3 Common Misconceptions In Blockchain And Digital Assets

This article addresses 3 myths surrounding cryptocurrency

Go Back
Blog Thumbnail

🕒 4:19 PM

📅 Jun 23, 2025

✍️ By ethangeorge

Myth 1: Cryptocurrency is the currency of criminals.

While it’s true that many criminals have flocked to cryptocurrency for its seeming anonymity and availability outside of highly regulated financial ecosystems, digital assets are not fueling a rise in financial crime. Fraud, money laundering, bribery, dark markets, illicit financing and corruption have been a part of nearly every society for centuries, and fiat has been used extensively to these ends.

The key is to be prepared to prevent, investigate and remediate fraud, money-laundering and other crimes involving cryptocurrency, but not to presume ecosystems using digital assets are at a significantly higher risk than traditional financial systems.

Myth 2: Cryptocurrency transactions cannot be traced, investigated or recovered.

Contrary to popular opinion that cryptocurrency transactions are undetectable, digital forensics specialists who know where and how to look can often find, determine ownership and sometimes recover funds in the cryptocurrency ecosystem much easier than can be done for crimes committed using cash and wire transfers.
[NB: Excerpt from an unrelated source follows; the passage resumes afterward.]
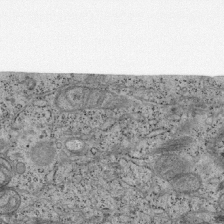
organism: Human
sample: HeLa cells

Due in part to the ‘digital ledger’ implementation of blockchain technology, investigators may use software tools, along with information obtained via KYC (Know Your Customer) protocols and traditional forensic methods to search, review and analyze the origination and transaction activity of digital wallets and cryptocurrencies to determine facts around fraudulent behavior, conduct internal investigations, reclaim stolen funds and more.

Myth 3: Transactions using digital assets and digital wallets are less secure than traditional financial services.

When operating within an exchange or platform that follows best practice security and privacy guidelines, transactions using digital assets are just as secure as any other platform that follows the same practices. No ecosystem is immune to security vulnerabilities or breaches, but most mainstream cryptocurrency platforms utilize robust security controls, including but not limited to encryption of digital wallet keys and multi-factor authentication, to protect their customers’ accounts.
There are also options to store digital assets offline in “cold storage,” which helps avoid compromise attempts, as an added security measure.